OH! I have tried to run a manual verify on the archive which freezes up BruPE, even though it is still running???
Nothing hanging, stopped or crashed in the "Force Quit" menu either?!?!?
I can hear the tape drive is still reading, but Bru PE is totally frozen up....
No crash or errors in the logs.
Please help if you can. I unfortunately don't have a service contract with Bro anymore, so this is my only hope.
Thanks in advance.
I have had this same problem with Bru Server 2.0.4. so I don't know if this is your exact problem, but it sounds exactly the same. Bru Server would crash on verify almost every time if you did a verify immediately after the write. (The problem I gleaned from Tolis support was this was some bug in the 'database' portion of the program.) Good news is there is a work around that reliably works. Try it for Bru PE.
1) Uncheck "Veirfy" in the back up job.
2) Run the back up.
3) After completion, Quit Bru.
4) Reopen Bru.
5) Run a Verify - manually - it should be at the bottom of the Verify list.

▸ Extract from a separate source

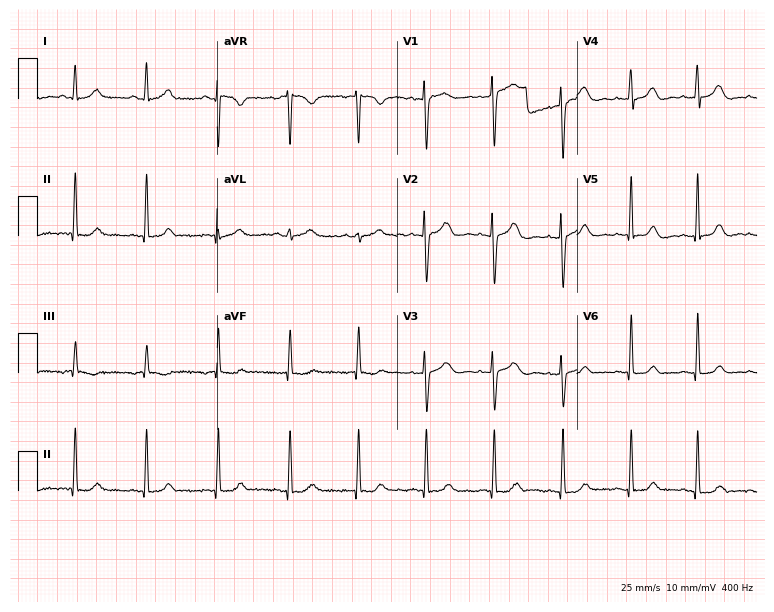
Standard 12-lead ECG recorded from a female patient, 43 years old. Read as a normal ECG.

However double check the Archive ID#. I use the Data Tools & Library Manager & Tapes to cross reference it all. (Sorry I forget my sequence to locate that data.). It's not intuitive but all the data is there, you just have to cross reference.
** The key here is to quit out of Bru and re-start the program. This does something to avoid the problem.
I think the crash also loses the "archive" in the database - like it's never saved. So there is no simple way to verify. Maybe you can reload the tape, but I think its best simply to re-run the job as described above. I suggest you only back up a few files and test, so you don't waste 20 hours.... like I was doing for a few months.
Thanks for this, and I will give it a go if this archive fails again.
I have just updated the software now to the latest 220.127.116.11. I was using 18.104.22.168 before. It worked flawlessy, but this 1 single 9.75TB archive is giving me problems.
What I did try before was the manual verify, which also locked up BRU PE when it ran which was very odd.... After upgrading, I tried the verify again and it ran without any issues for about 30 minutes before I stopped it.
So I am now re running the whole archive again (LOL! Not in any rush. Just want it right!) and we see if it goes through.
Problem with the last few tries was that the archive did complete and save, but I didn't get the actual files that it gives you on completion because it crashed in the verify.
Even though the full archive is there and I can see and access everything, I still don't trust it until I get that much need "ARCHIVE COMPLETED SUCCESSFULLY" message.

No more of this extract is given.